Времена настали тяжелые. Торговля оставляла желать лучшего, даже самые известные имена покидали ринг. Несчастье коснулось и моей доброй Пагеллы и ее «Модного штриха», Болара, знаменитого Готьера, которого некогда так уважали. Банкроты объявлялись один за другим. Даже частным лицам приходилось несладко. Принц де Гвемене печально давал уроки. Бурбулон, казначей графа Д’Артуа, заявил о пятимиллионном убытке. Пять миллионов… А месье де Виллеранж, управляющий почтой и почтовыми станциями! Его благополучие разлетелось на куски, что жестоко сломило его.
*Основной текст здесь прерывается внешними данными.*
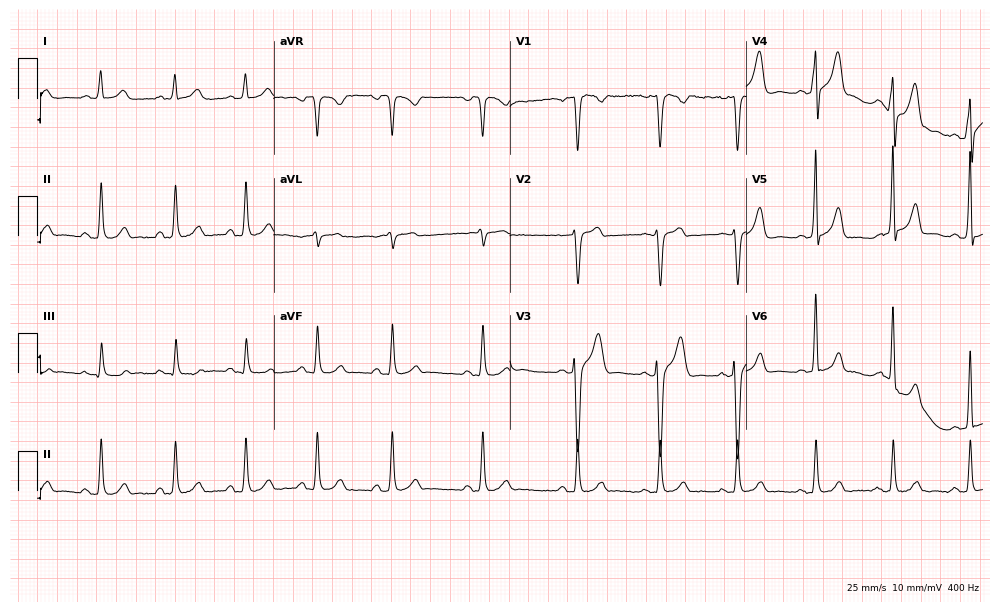
12-lead ECG from a man, 41 years old. No first-degree AV block, right bundle branch block (RBBB), left bundle branch block (LBBB), sinus bradycardia, atrial fibrillation (AF) or sinus tachycardia recorded for this tracing. Findings outside these six are not listed.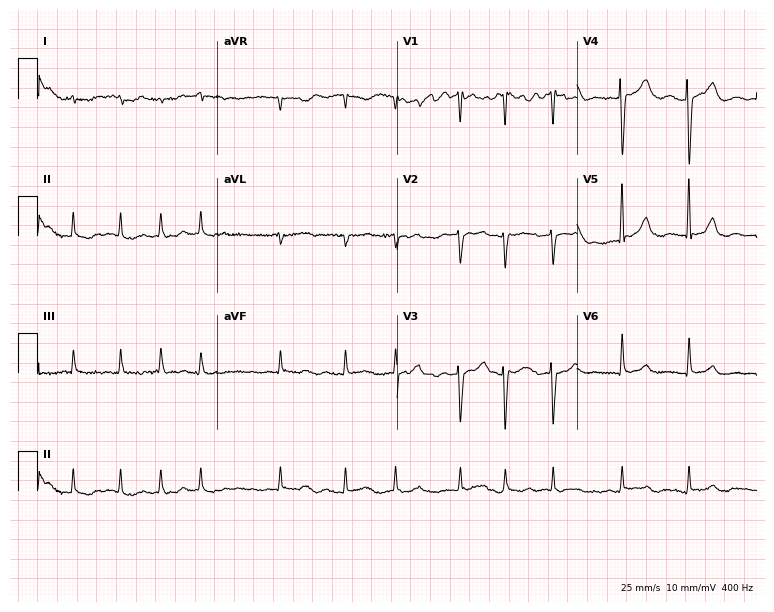
ECG — a male, 78 years old. Findings include atrial fibrillation.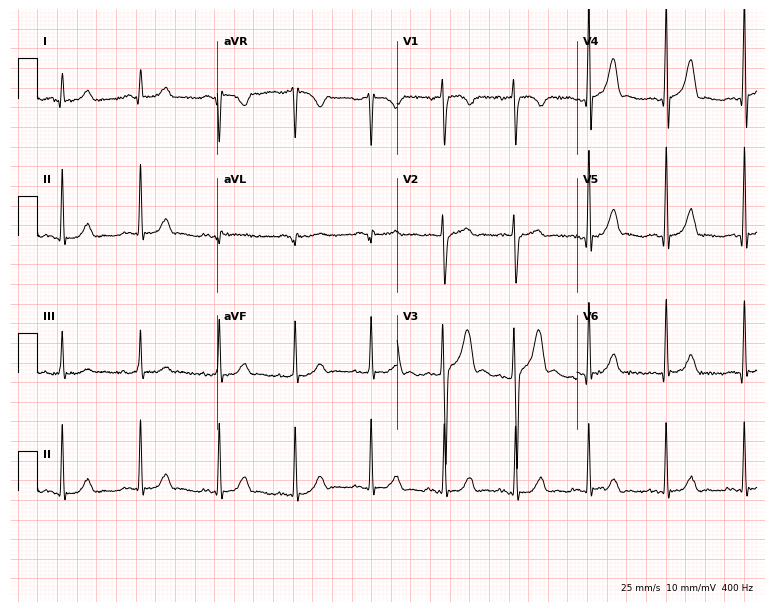
Resting 12-lead electrocardiogram (7.3-second recording at 400 Hz). Patient: an 18-year-old man. Read as a normal ECG.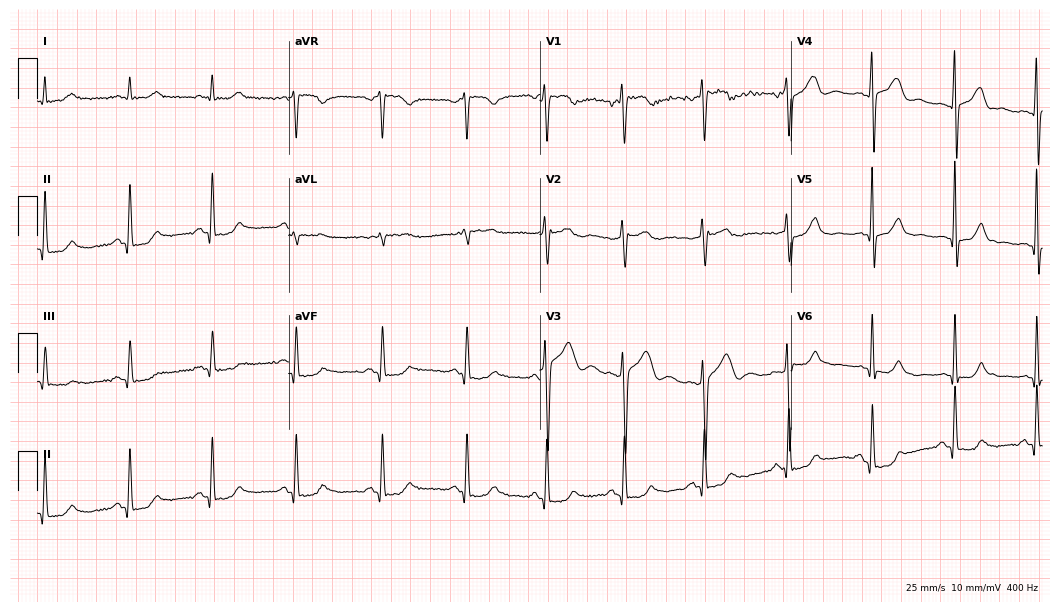
Electrocardiogram (10.2-second recording at 400 Hz), a male, 53 years old. Of the six screened findings (first-degree AV block, right bundle branch block (RBBB), left bundle branch block (LBBB), sinus bradycardia, atrial fibrillation (AF), sinus tachycardia), none is recorded.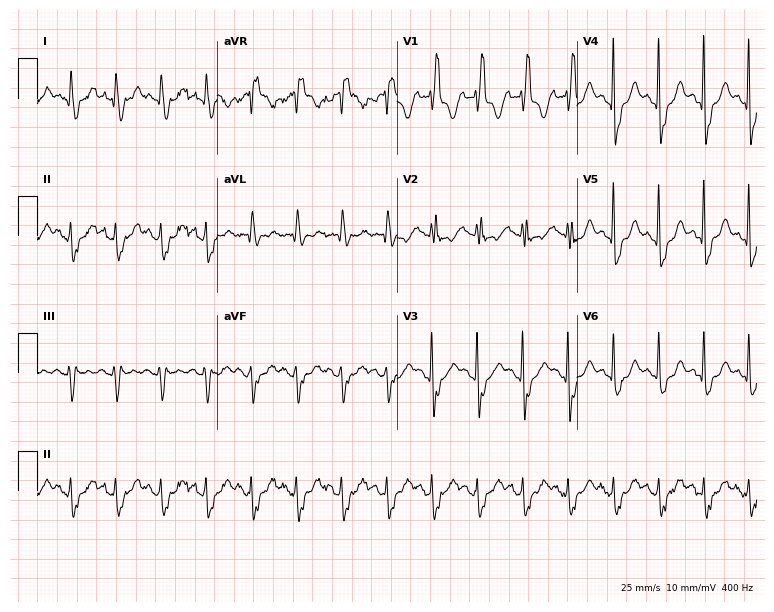
12-lead ECG from a woman, 66 years old. Findings include right bundle branch block, sinus tachycardia (a sinus rate of 100 beats per minute or more).

Я, будучи в самом центре этой катастрофы, старалась держаться. Не проходило ни дня без банкротства, большого или маленького, и со дня на день пророчили и мой крах. Гарди, книготорговец с большим именем, был уверен, что я симулирую банкротство. Этот маленький господин утверждал, что я имела такую привычку: когда поставщики при дворе поднимали цену до определенного предела, я осмеливалась прибегнуть к наделавшему много шума поступку, чтобы добиться снижения цены. Я действительно иногда пользовалась таким способом. Постановление о королевской казне больно ударило по «Великому Моголу». Гарди был прав, но каждый вынужден был выкручиваться, как мог. Я постоянно охотилась за выгодой… Кроме денежных проблем еще только одна тень по-настоящему омрачала мое существование: мнимая немилость королевы ко мне.
Немилость пугала меня. Но вскоре, как следует поразмыслив, я стала относиться к ней иначе: я ее больше не боялась, я в нее не верила.
Злые языки Версаля поспешили открыть общественности, что долг королевы составляет два миллиона. Они стремились подчеркнуть огромные расходы на туалеты, которые считали пустыми, ненужными. На нее так много клеветали!
Ей придумали новое имя. Вначале его тихонько шептали, потом стали произносить открыто, громко. Вскоре его можно было услышать и в салонах, и на улице:
— Мадам дефицит! — вопили они.
Они бранили на чем свет стоит и ее «министра женского пола», великую жрицу безделушек, «костюмершу», которая гипнотизировала ее своими проклятыми кружевами, стремясь разорить королевство.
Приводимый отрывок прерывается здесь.